Ohio right-wing talk show host takes position against anti-collective-bargaining law
Monday, October 31, 2011 at 6:38 pm
Talk-radio personality Bill Cunningham has broken ranks with his fellow conservatives, urging his listeners to vote ‘no’ on Issue 2, which would repeal Ohio’s Senate Bill 5, a law that severely limits public employees’ right to collectively bargain, and voids their right to binding arbitration and to strike altogether.
On The Big Show with Bill Cunningham, broadcasting from Cincinnati, Ohio, the arch-conservative and self-described “Greatest American” blasted Ohio Governor John Kasich, who champions the contentious legislation.
“He was wrong in not meeting with state employees, especially those in labor unions,” he said on Friday, Oct. 28, during his daily talk show. “From my perspective, those affected by governmental decisions need to have a place at the bargaining table to determine the outcome of what’s being discussed,” continued Cunningham.
“The best people I know are cops, firefighters, and teachers,” he said. “They’re reasonable, and they are good people. I urge you to vote ‘no’ on Issue 2 despite the fact that it will cause concern to my conservative, libertarian friends.”
He added that a ‘no’ vote would force the Legislature to include union members in the discussion.

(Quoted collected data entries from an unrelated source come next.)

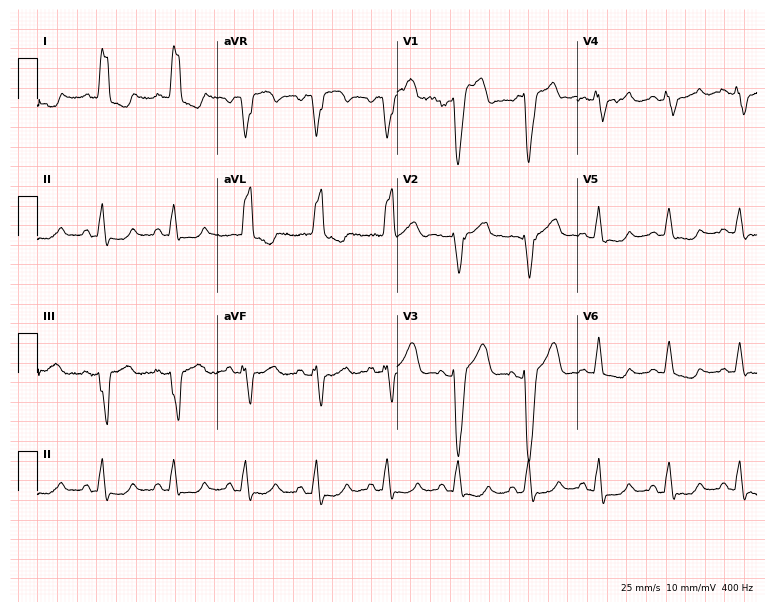
Resting 12-lead electrocardiogram (7.3-second recording at 400 Hz). Patient: a female, 71 years old. The tracing shows left bundle branch block.
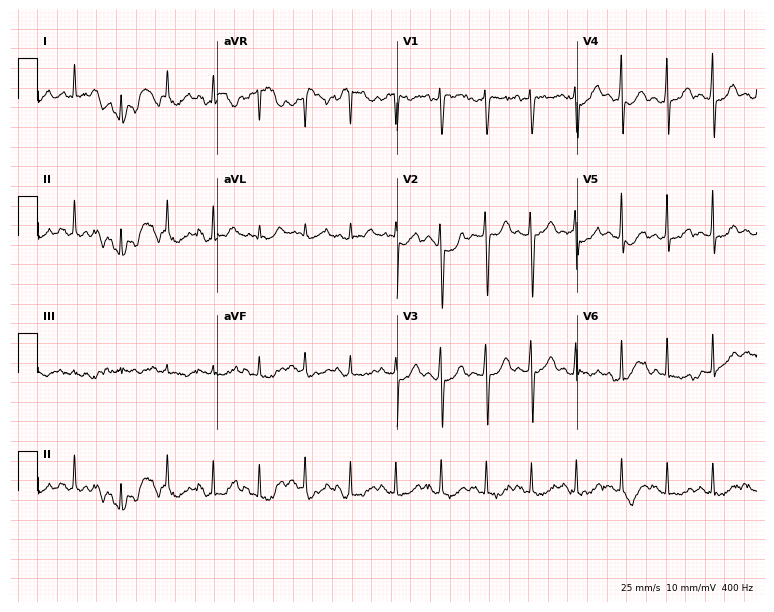
Standard 12-lead ECG recorded from a man, 47 years old. The tracing shows sinus tachycardia (a sinus rate of 100 beats per minute or more).
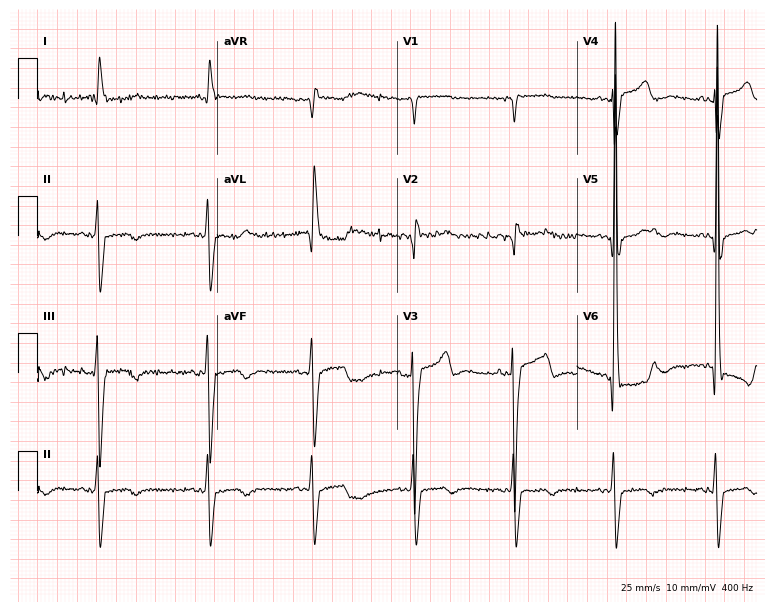
ECG (7.3-second recording at 400 Hz) — a man, 84 years old. Findings include right bundle branch block (RBBB).

Cunningham even went so far as to make an appearance on MSNBC’s “The Ed Show,” with liberal pundit Ed Schultz. There, he declared his support for the governor, calling Kasich his “friend” and even promising him a likely re-election vote. Nevertheless, he said SB5 was a “mistake,” and would change collective bargaining to “collective begging.”
“Let’s say you and your lovely wife … are in divorce court and we don’t agree on the custody of the kids … how would you feel if your wife went up to the bench put the robe on, and ruled in your case?” he asked Schultz, adding that “my friend John (Kasich) is wrong.”
Hamilton County State Senator Bill Seitz and other prominent Ohio Republicans have also decried SB5; voters will decide whether to keep the law on November 8 via a voter referendum, Issue 2.